(REQUIREMENT) I need the lines from the one holding "sample: HeLa cells" to the last line of the data below repeated exactly, both included, without pictures.

Dataset excerpts
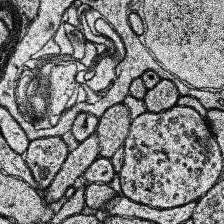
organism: Human
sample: Temporal Lobe
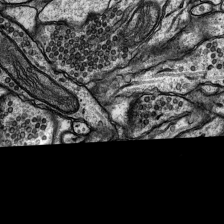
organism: Rat
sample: Hippocampus
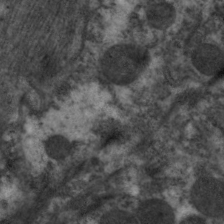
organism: C. elegans
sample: Pharynx
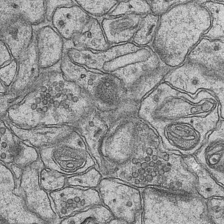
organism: Mouse
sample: CA1 Hippocampus
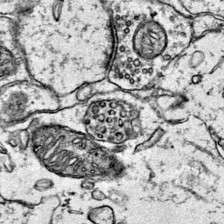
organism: Mouse
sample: Primary visual cortex
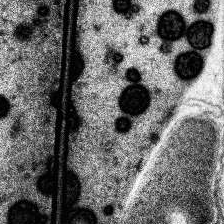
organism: Human
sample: Temporal Lobe
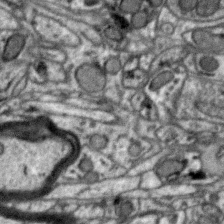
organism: Zebra finch
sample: Brain
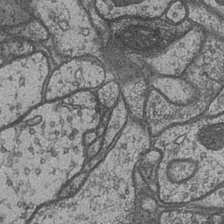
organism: Drosophila
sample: Optic medulla
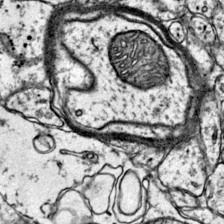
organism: Mouse
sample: Primary visual cortex
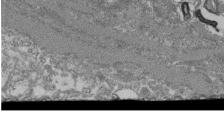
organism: Mouse
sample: Glomerulus
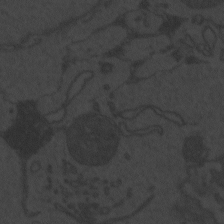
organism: Zebrafish
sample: Macrophage infected with Toxoplasma gondii
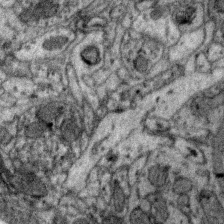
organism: Zebra finch
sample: Brain
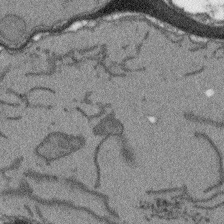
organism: Arabidopsis thaliana
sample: Root tip
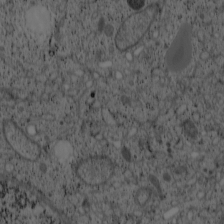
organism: African green monkey
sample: COS-7 cells
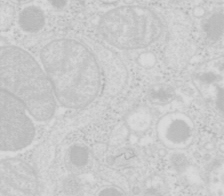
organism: Mouse
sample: Pancreas
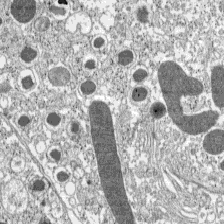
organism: C57BL Mouse
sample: Pancreatic islet
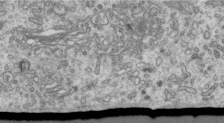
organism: Human
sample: Centriole in RPE cells
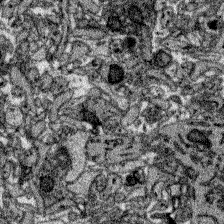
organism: Zebrafish
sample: Larval olfactory bulb
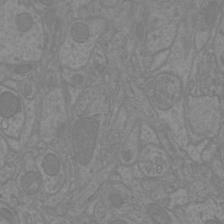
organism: Mouse
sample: Cortical neurons
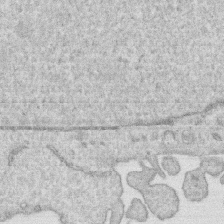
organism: Human
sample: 1205lu cells
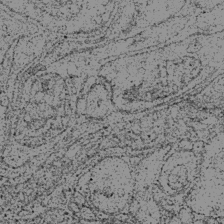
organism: Drosophila
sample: Optic medulla
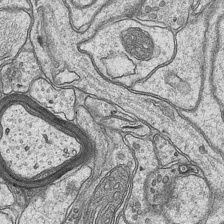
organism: Mouse
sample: CA1 Hippocampus
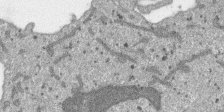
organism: Human
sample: Lung epithelial cells infected with SARS-CoV-2
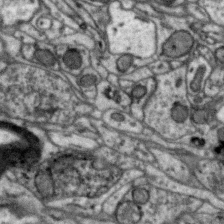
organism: Zebra finch
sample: Brain
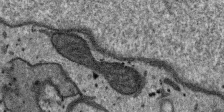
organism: Human
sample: Lung epithelial cells, uninfected (mock) control
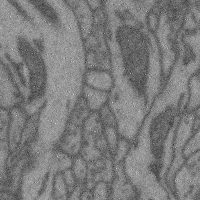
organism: Mouse
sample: Cerebral cortex
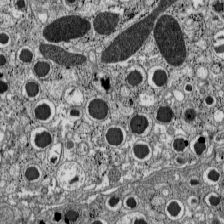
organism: C57BL Mouse
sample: Pancreatic islet
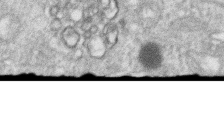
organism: Human
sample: HeLa cell HIV synapse
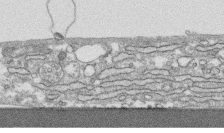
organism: Human
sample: CRL-1474
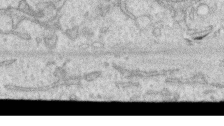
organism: Human
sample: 1205lu cells
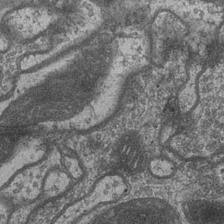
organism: Drosophila
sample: Optic medulla
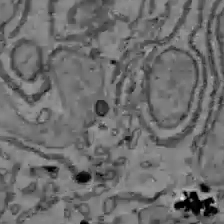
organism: C57BL Mouse
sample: Liver
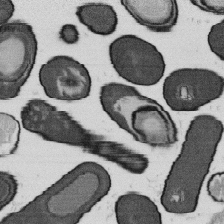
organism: B. subtilis
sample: Bacterial spore
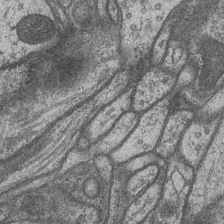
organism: Drosophila
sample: Optic medulla
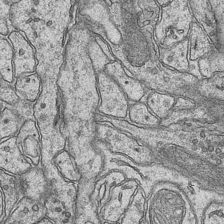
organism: Mouse
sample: CA1 Hippocampus
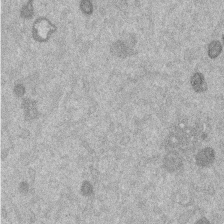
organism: Mouse
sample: Dividing mouse embryo 1 cell stage
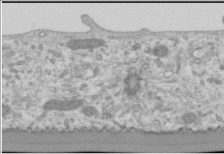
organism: Human
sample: Cilia; basal body in RPE cells
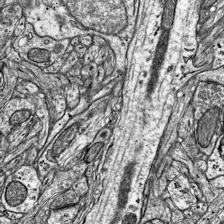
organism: Mouse
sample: Visual Cortex
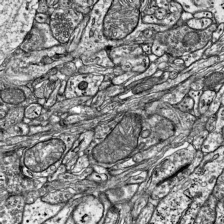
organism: Mouse
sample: Visual Cortex
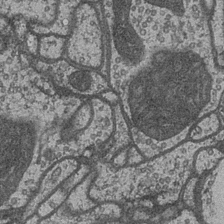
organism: Drosophila
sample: Optic medulla
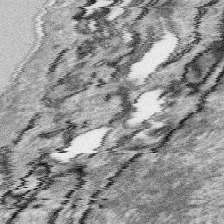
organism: Human
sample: HeLa cells
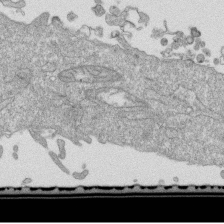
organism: Human
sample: HeLa cell HIV synapse
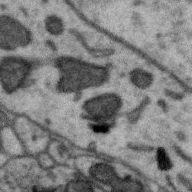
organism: Zebra finch
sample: Brain
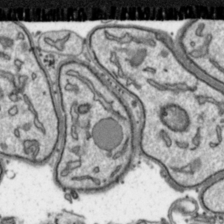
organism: Toxoplasma gondii
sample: Parasites in a vacuole inside a host cell
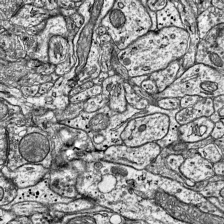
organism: Mouse
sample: Visual Cortex
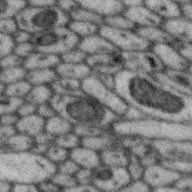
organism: Zebra finch
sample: Brain
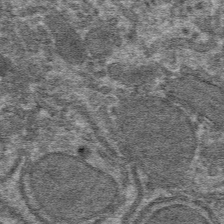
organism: Mouse
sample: Mouse hepatocytes
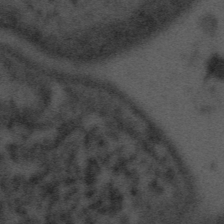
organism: Tuwongella immobilis
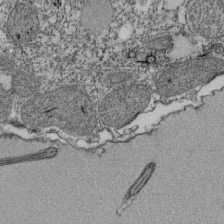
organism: Tetrahymena
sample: Cilia in tetrahymena
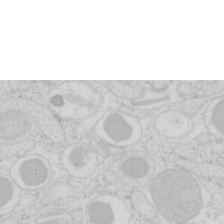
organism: Mouse
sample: Pancreas
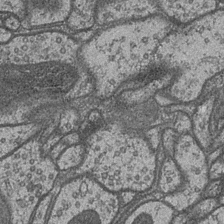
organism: Drosophila
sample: Optic medulla
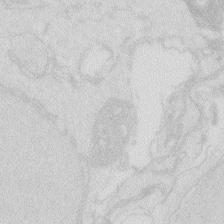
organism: Zebrafish
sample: Macrophage
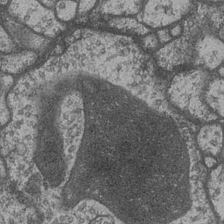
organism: Drosophila
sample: Optic medulla
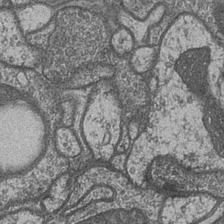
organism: Drosophila
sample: Optic medulla
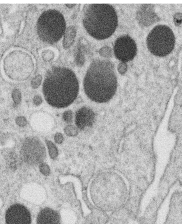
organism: C. elegans
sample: C. elegans oocyte; sperm cells
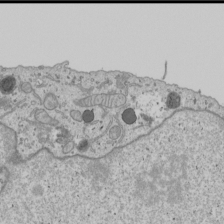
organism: Human
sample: Mitochondria in U2OS cells
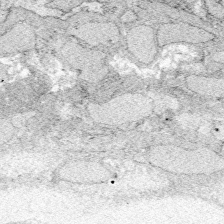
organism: Zebrafish
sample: Whole-Brain

(EXERCISE ANSWER)
sample: HeLa cells
organism: Human
sample: HeLa cell HIV synapse
organism: Zebra finch
sample: Brain
organism: Toxoplasma gondii
sample: Parasites in a vacuole inside a host cell
organism: Mouse
sample: Visual Cortex
organism: Zebra finch
sample: Brain
organism: Mouse
sample: Mouse hepatocytes
organism: Tuwongella immobilis
organism: Tetrahymena
sample: Cilia in tetrahymena
organism: Mouse
sample: Pancreas
organism: Drosophila
sample: Optic medulla
organism: Zebrafish
sample: Macrophage
organism: Drosophila
sample: Optic medulla
organism: Drosophila
sample: Optic medulla
organism: C. elegans
sample: C. elegans oocyte; sperm cells
organism: Human
sample: Mitochondria in U2OS cells
organism: Zebrafish
sample: Whole-Brain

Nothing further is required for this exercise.